I have been into the garden between showers (and prolonged rain) and trimmed the beech hedge. It had grown so tall I could hardly reach the top. I had plans for it to arch over the path to the far garden but that would have meant me trimming standing precariously on a ladder so I have ditched that. As one decrepifies (new word for the OED) balance deteriorates and, no doubt, I would, sooner or later, plummet to the ground.




Having ranted about the rain we have had sun too, occasionally.
It lights up the autumn colours like this Hamamelis under the big sycamore.


Colour is everywhere.

I had thought the visit by the moorhen would be fleeting but it seems to have taken up 

residence here. 
We have bought a special device looking like a giant bottle brush on an extending handle to try and extract some of the algae from the pond. I tried it but the rake, albeit with a short handle, seems better.

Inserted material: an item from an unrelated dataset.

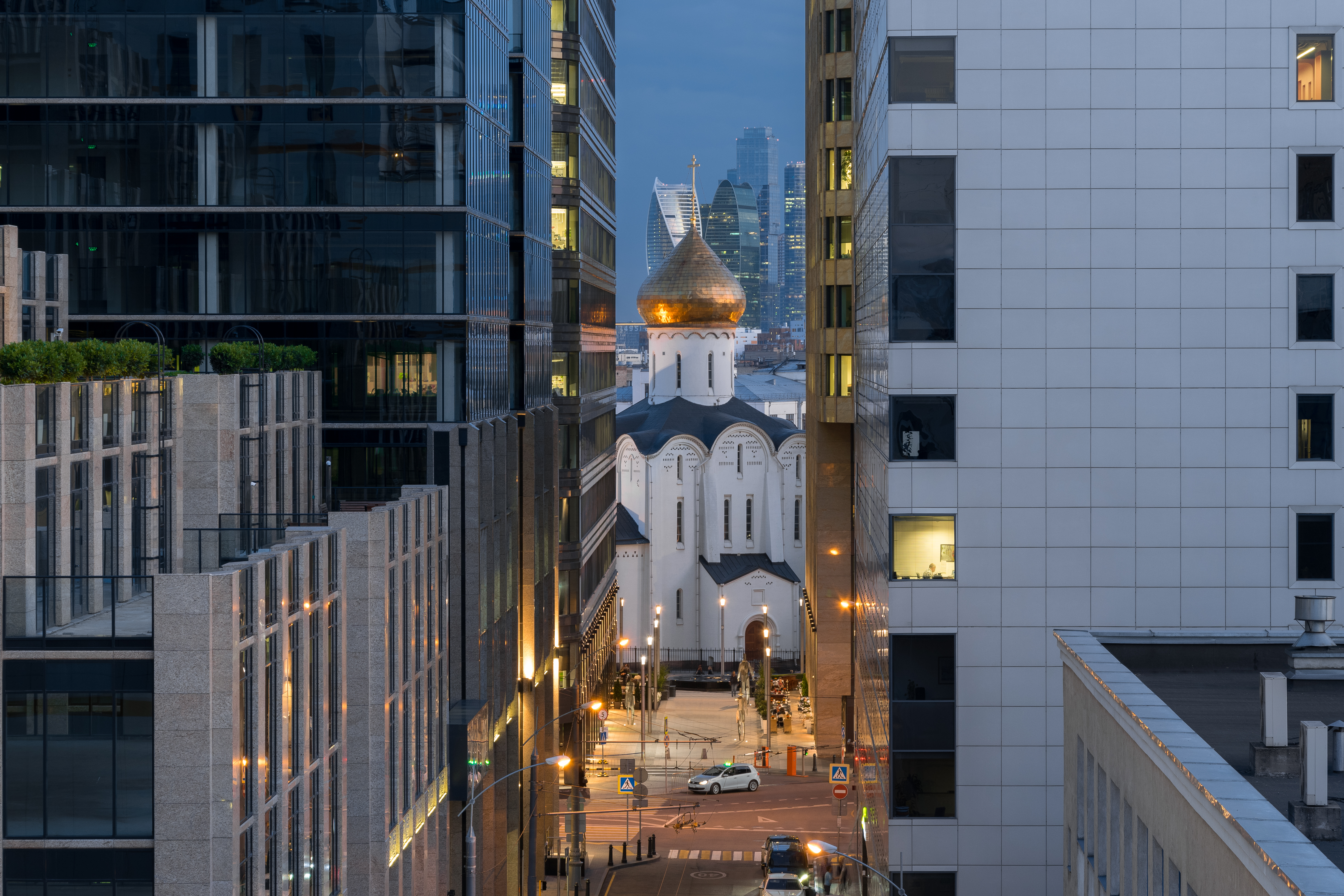 Церковь святителя Николая в Тверской старообрядческой общине: Бутырский Вал ул., дом 8/3, строение 1, Тверской, Центральный округ, Москва

Also whilst there I put up a jack snipe from the ditch.

We have white fly everywhere in the living room - comes of bringing in tender house plants that have been outside for the summer. The abutilon will have to be treated and then we pray - but they multiply - I was going to say like rabbits but rabbits have nothing on whitefly - like bacteria might be nearer



The horseradish that is supposed to be variegated has, in part, reverted so I will need to dig up the gone all green bit and use the root - that will make my eyes water. Onions have nothing on horseradish. And the nasturtiums get everywhere.

Annabelle is still in full flower except when it rains and she collapses onto the ground. The hydrangeas have been marvellous this year.



So, Monday, still in the season of mists and mellow KEATS stuff - today foggy early on and now sun, and warm, and 61F 16C, and it is November! I must be a close-bosom friend of the maturing sun?